### Collected material
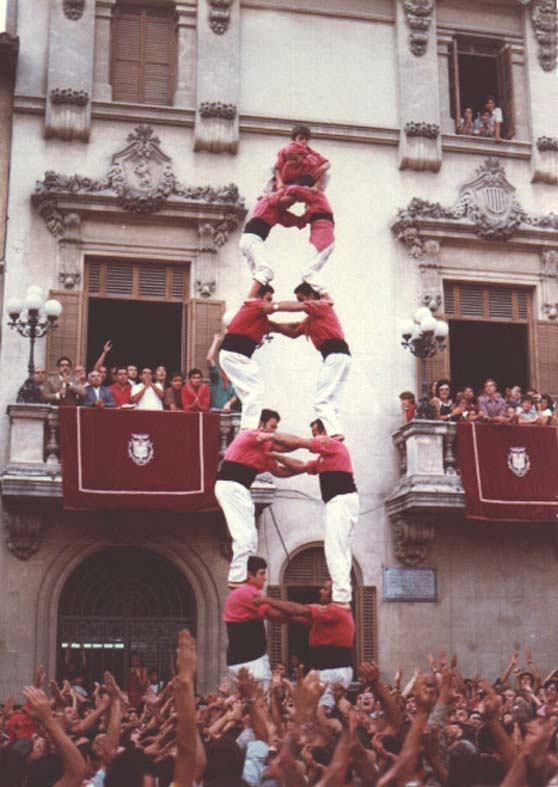 Primer 2 de 7 carregat per la CJXV, Sant Fèlix, 30-VIII-1971. Foto peta per; J. Suau.
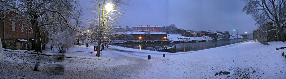 Nachmittags auf der Festungsinsel Suomenlinna, Helsinki, Finnland.
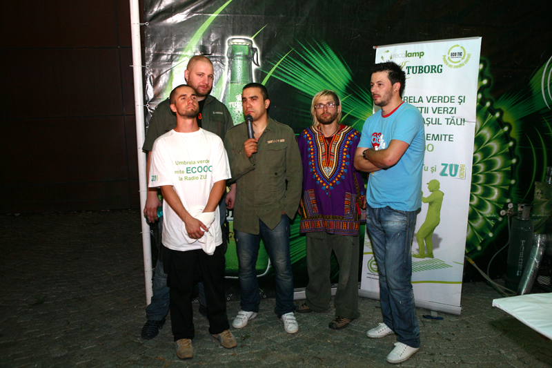 In ultima zi de campanie Umbrela Verde la Constanta, trupa Sistem a concertat in parcarea de la City Park Mall.

### Work instruction
All of the data above is to be repeated exactly, with the pictures left out.

### Exercise output
 Primer 2 de 7 carregat per la CJXV, Sant Fèlix, 30-VIII-1971. Foto peta per; J. Suau.
 Nachmittags auf der Festungsinsel Suomenlinna, Helsinki, Finnland.
 In ultima zi de campanie Umbrela Verde la Constanta, trupa Sistem a concertat in parcarea de la City Park Mall.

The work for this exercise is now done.